Back to LanguageTool Homepage - Privacy - Imprint

Taxonomic words

Hello @tiff @Mike_Unwalla @dnaber

I am about to create a list of Taxonomic words to spelling.txt + added.txt.

I phoned the Professor yesterday, and he told me that they are uppercase, and gender neutral. I believe they are proper names.

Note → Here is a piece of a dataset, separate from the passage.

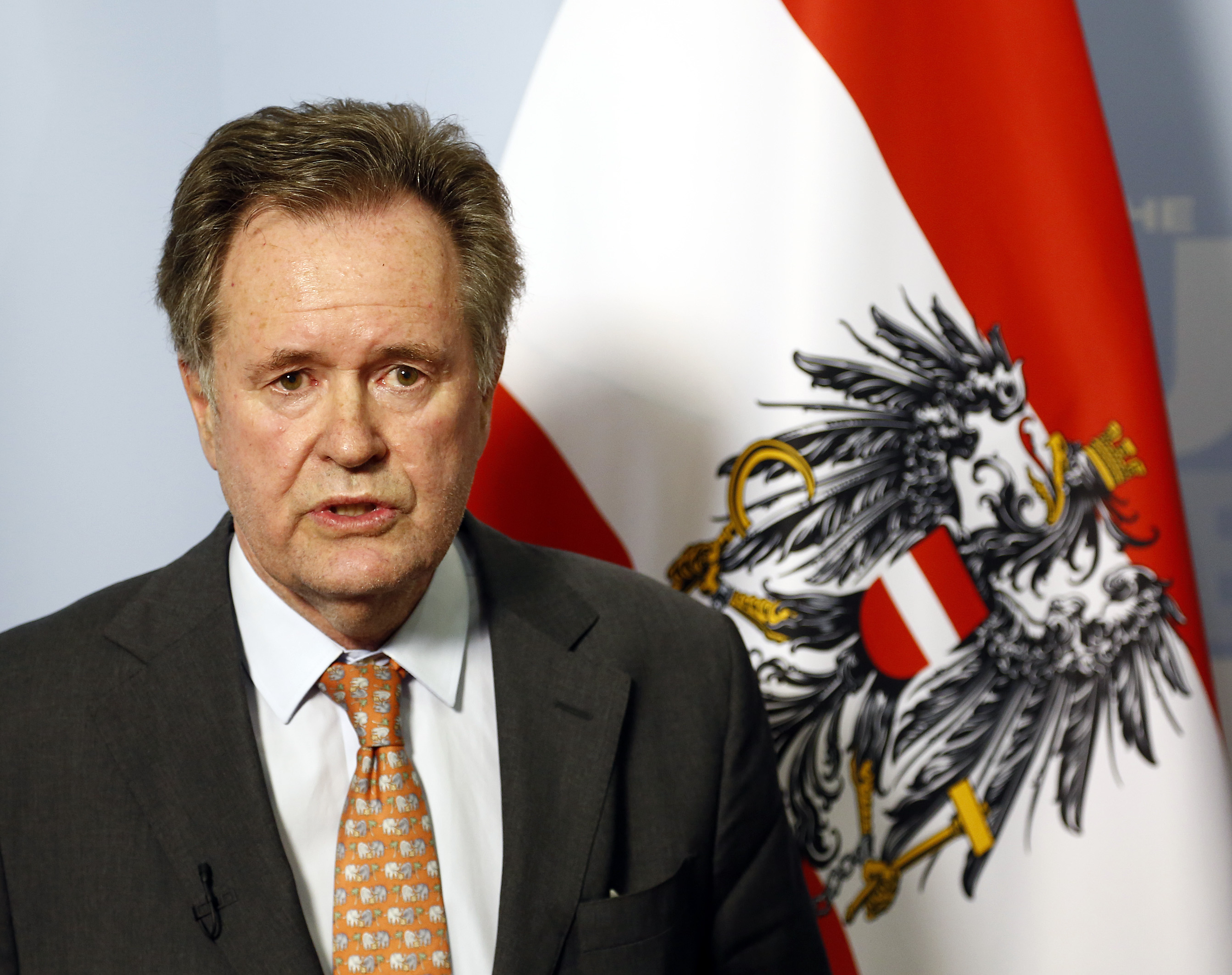 Statement von Generalsekretär Johannes Kyrle zur Befreiung des im Jemen entführten Österreichers Dominik N. und zwei weiteren Geiseln aus Finnland. Aussenministerium, Wien, 09.05.2013, Foto: Dragan Tatic

What is the postag for English?

I will create for PT and EN.

Thanks!

Hi @marcoagpinto, I don’t know about POS and capitalization for words in a taxonomy.

I found ’ International Code of Nomenclature of Bacteria: Bacteriological Code, 1990 Revision.’ (https://www.ncbi.nlm.nih.gov/books/NBK8808/).

Rule 7: “The name of a taxon above the rank of genus up to and including order is a substantive or an adjective used as a substantive of Latin or Greek origin, or a latinized word. It is in the feminine gender, the plural number, and written with an initial capital letter.”

So, plural noun (NNS) and adjective (JJ), not proper noun. BUT, until this morning, I thought that they were proper nouns.

Rule 10a “The name of a genus or subgenus is a substantive, or an adjective used as a substantive, in the singular number and written with an initial capital letter.”

So, noun and adjective (JJ), not proper noun. But, the rule does not tell me whether the noun is countable (NN) or non-count (NN:U)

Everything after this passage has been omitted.